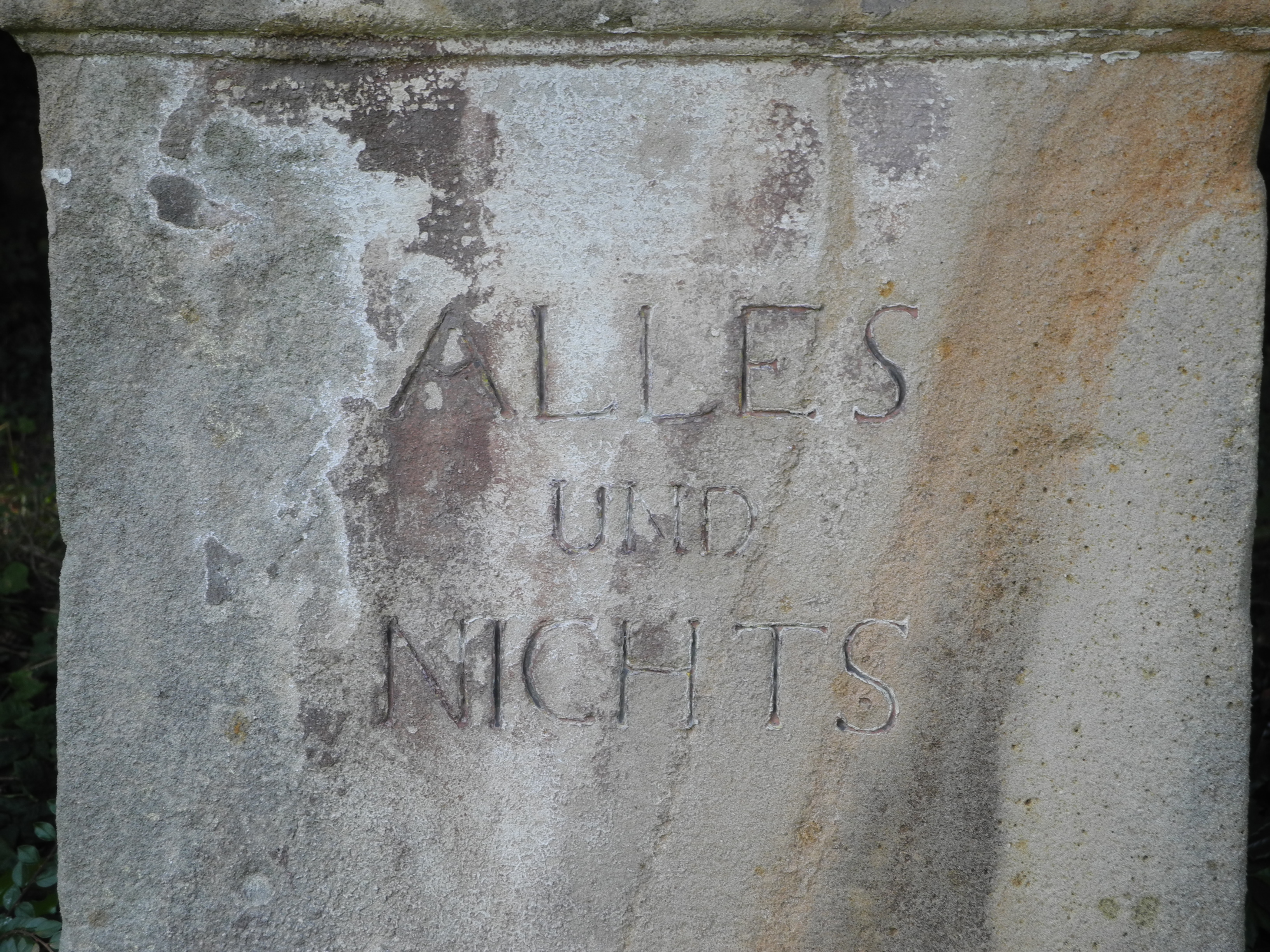 Alles und Nichts - Schlosspark Riede, Hessen, Deutschland.
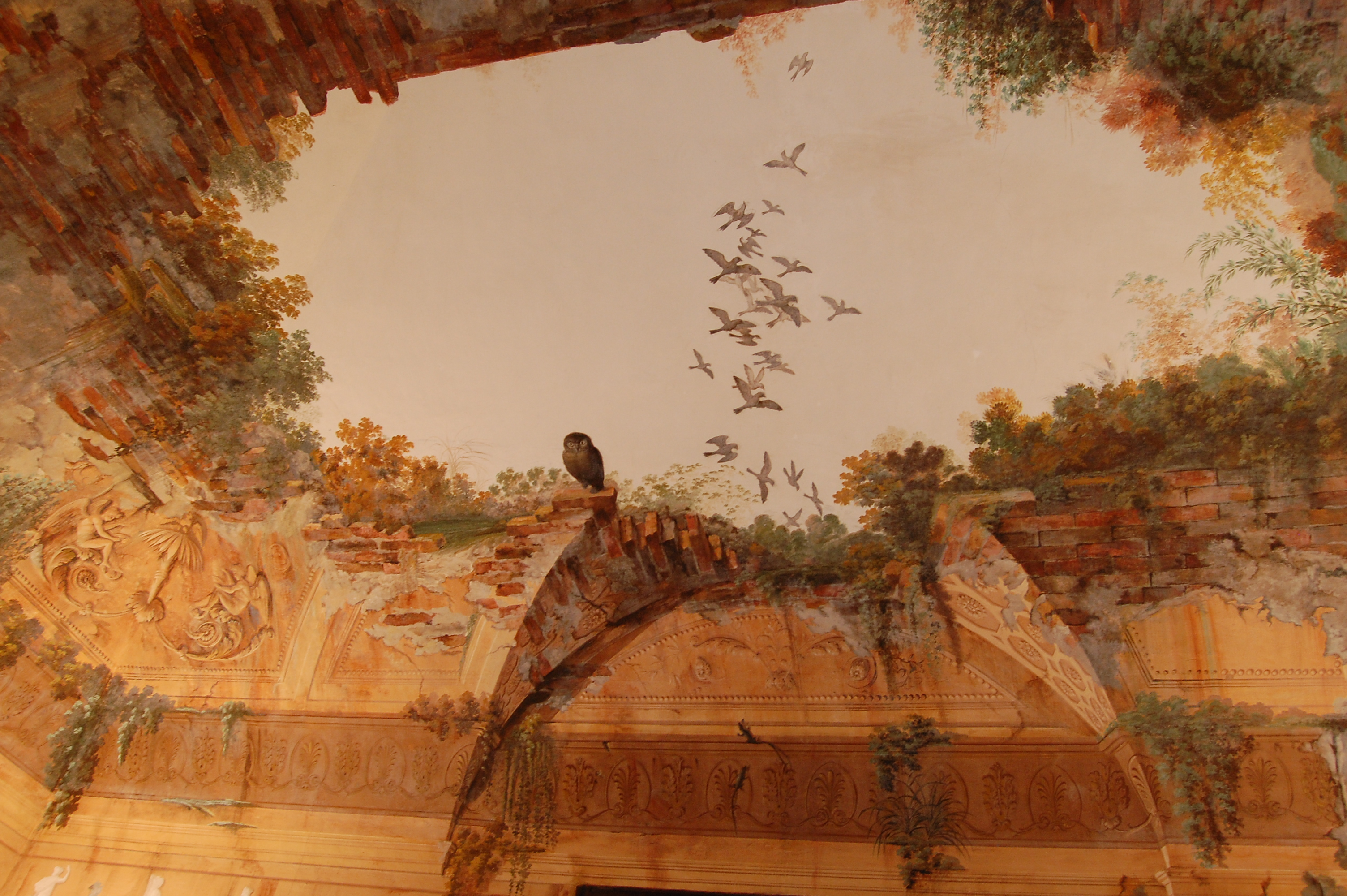 Palazzina cinese Riserva naturale Monte Pellegrino
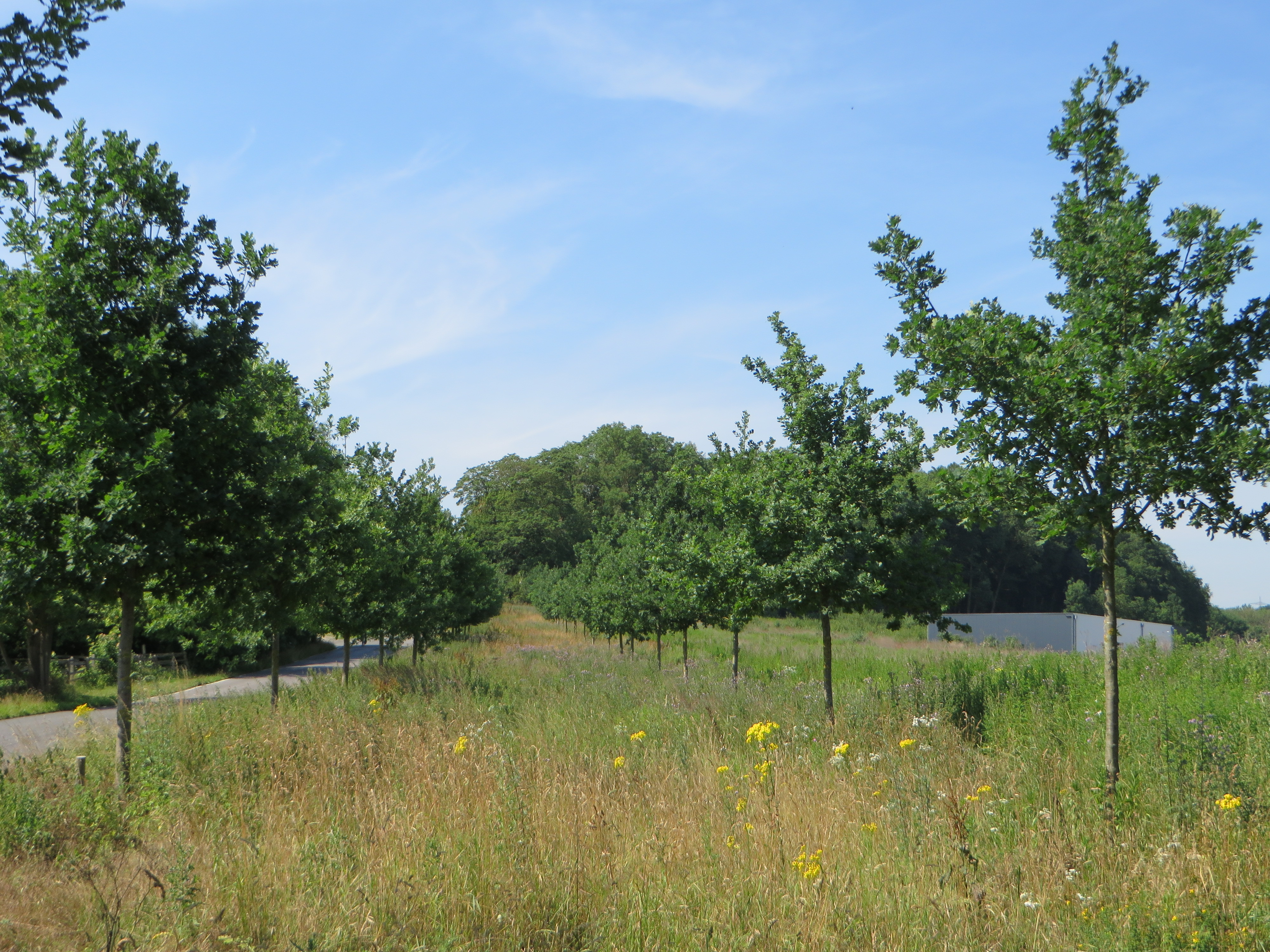 Geschützte Stiel-Eichenallee am Herbecker Weg bei Gut Herbeck in Hagen-Herbeck. Länge: 270 m (Alleenkataster NRW AL-HA-0002). Die ehemalige historische Berg-/Spitz-Ahornallee (80 Bäume) mußte im Februar 2012 aus Verkehrssicherungsgründen gefällt werden. Durch eine Spende der Van Eupen Stiftung konnte anschließend eine Ersatzpflanzung mit 51 Stiel-Eichen stattfinden.
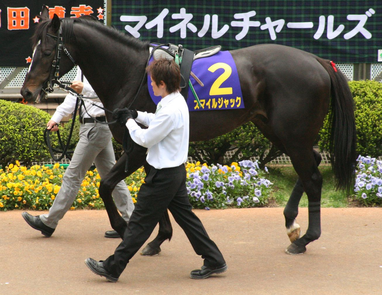 スマイルジャック（中山競馬場 第68回皐月賞）
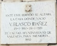 Placa en el lugar de nacimiento de Vicente Blasco Ibáñez, en Valencia
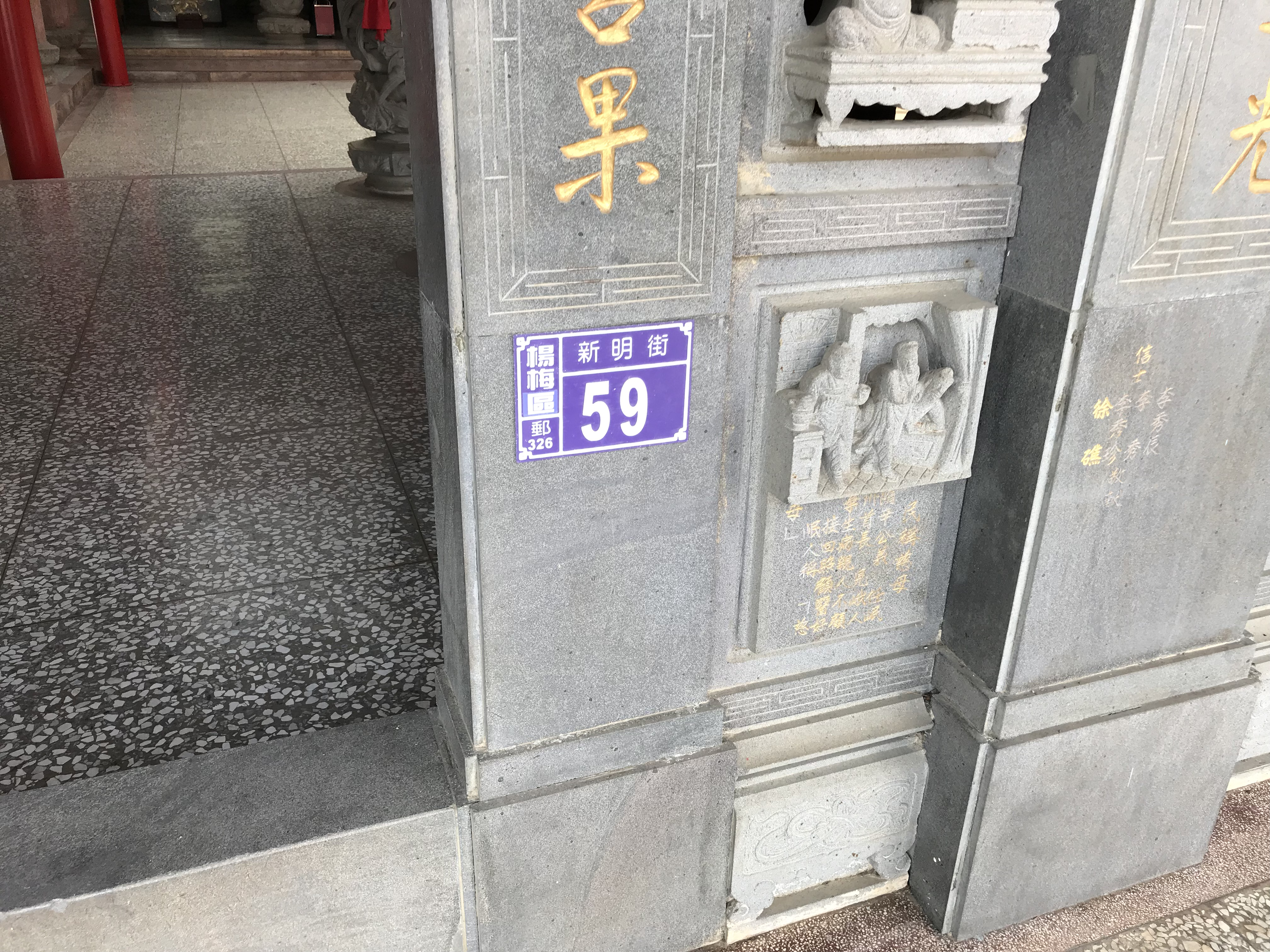 集義祠門牌
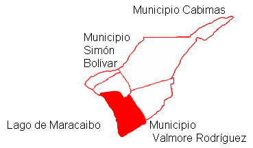 Ubicación de la Parroquia Venezuela, Municipio Lagunillas, Zulia, Venezuela
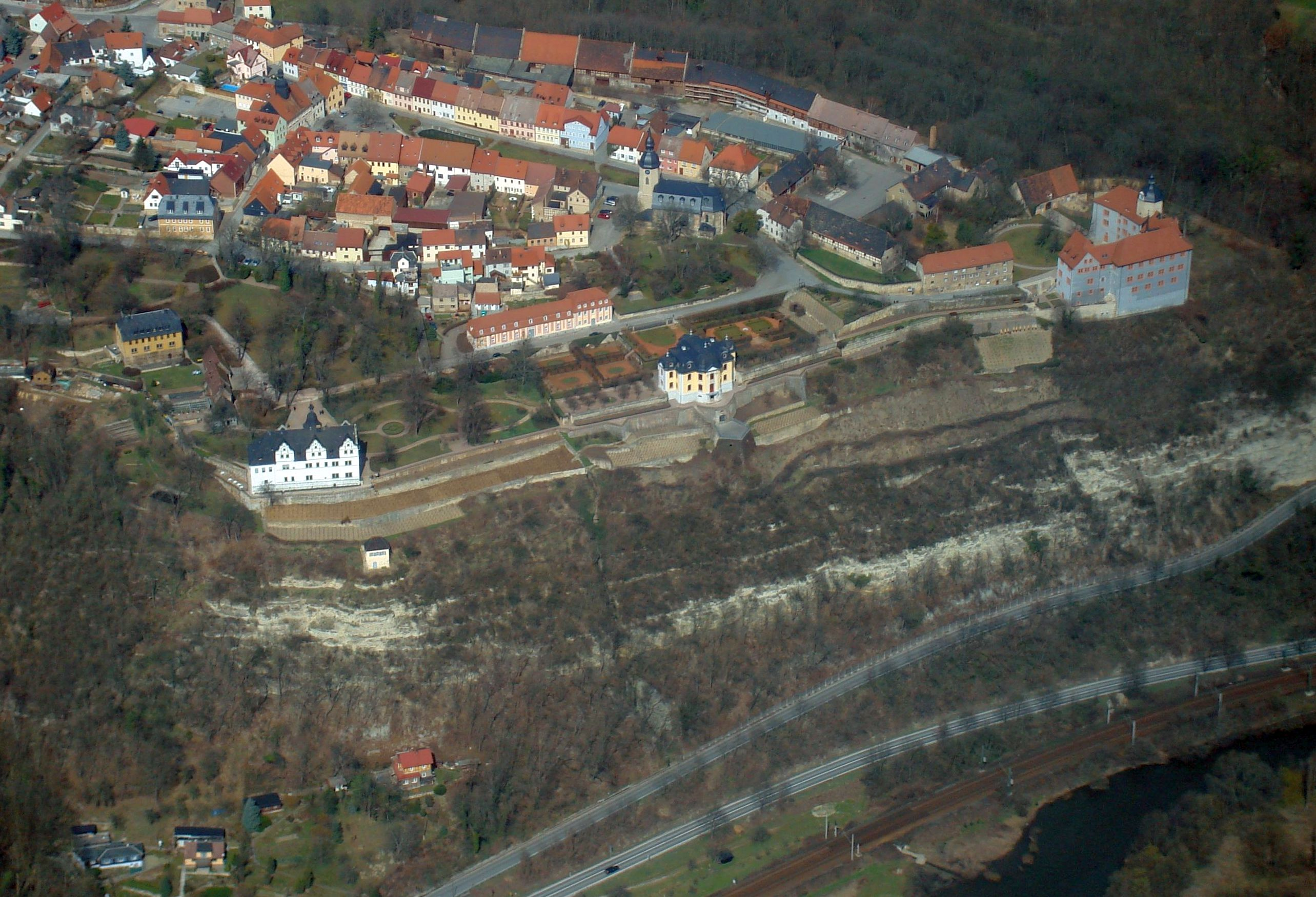 Luftbildaufnahme der Dornburger Schlösser
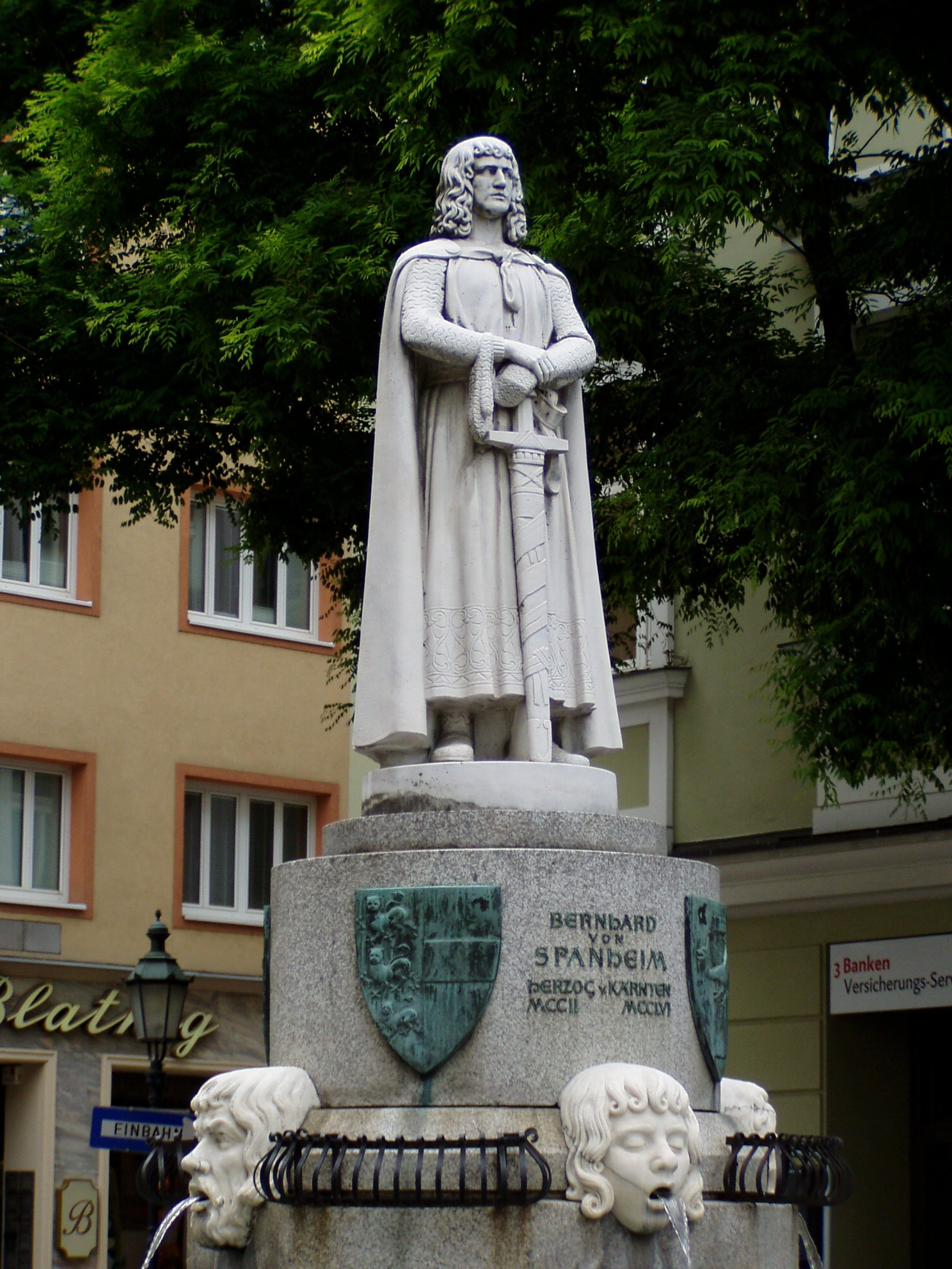 Bernhard von Spanheim, fountain at Arthur Lemisch-Platz in Klagenfurt, Carinthia
******************************
- TASK BRIEF:
What you need to retype is every line from the one that has "Luftbildaufnahme der Dornburger Schlösser" through the last line of the listing, both included, with the pictures left out.

- ANSWER SECTION:
 Luftbildaufnahme der Dornburger Schlösser
 Bernhard von Spanheim, fountain at Arthur Lemisch-Platz in Klagenfurt, Carinthia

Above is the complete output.